Una donna senza nome e senza voce si muove in questo universo abbandonato a se stesso alla ricerca di un riparo, ma anche di una risonanza emotiva che trova in un telefono: le foto e i video riattivano la memoria o forse plasmano per la prima volta l’esperienza, fino all’incontro con un altro essere umano. “Il film – spiega Sestieri – è e vuole essere una storia d’amore, la protagonista si risveglia nuda su una spiaggia deserta e le immagini la educano, ma poi non le bastano più. Lei può ridare vita agli oggetti della tecnologia ma non alle persone. Se nei Racconti dell’orso c’era la cornice di un mondo ordinario in cui si inscrive lo straordinario, questo è un film in cui il mondo ordinario scatta di riflesso. Tutto è invaso dall’inquietudine perché la protagonista potrebbe sempre non farcela, la scena in cui si muove a fatica in un pantano è una sorta di punto di non ritorno”. 

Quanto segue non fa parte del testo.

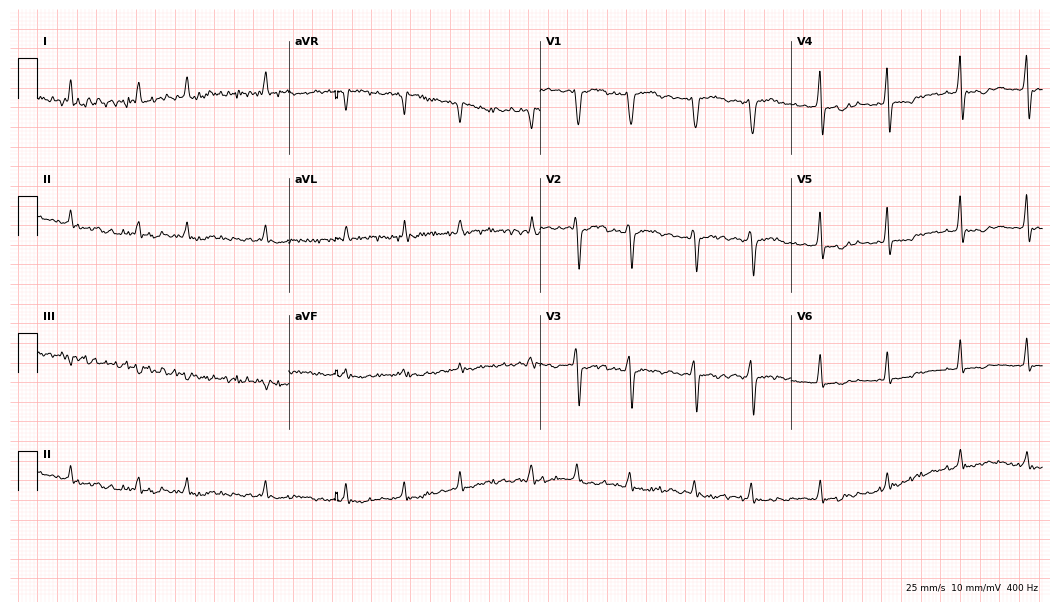
12-lead ECG from a 56-year-old man. Shows atrial fibrillation (AF).

La coppia che vediamo attraverso le immagini del cellulare – Leo e Arianna – crea una cortocircuito spazio-temporale e un varco a ritroso nella nostra contemporaneità ormai sparita, sommersa dal trionfo della natura sulla cultura, con visioni piranesiane. “Non avevamo indicazioni precise per le scene girate da noi stessi con il telefonino – spiega l’interprete Matteo Cecchi – Sestieri aveva dato spiegazioni separatamente a me e alla mia partner, Laura Sinceri, in modo che ci fosse poi un grosso margine di improvvisazione”.  

Lumina è prodotto dalla neonata Studio Ma.Ga. di Sestieri e Pietro Stori, in associazione con Il Varco di Andrea Gatopoulos e Marco Crispano e con Mario Cattaneo. Tuttora è in attesa di distribuzione e speriamo che Pesaro e il successivo passaggio a ShorTS di Trieste portino fortuna al progetto.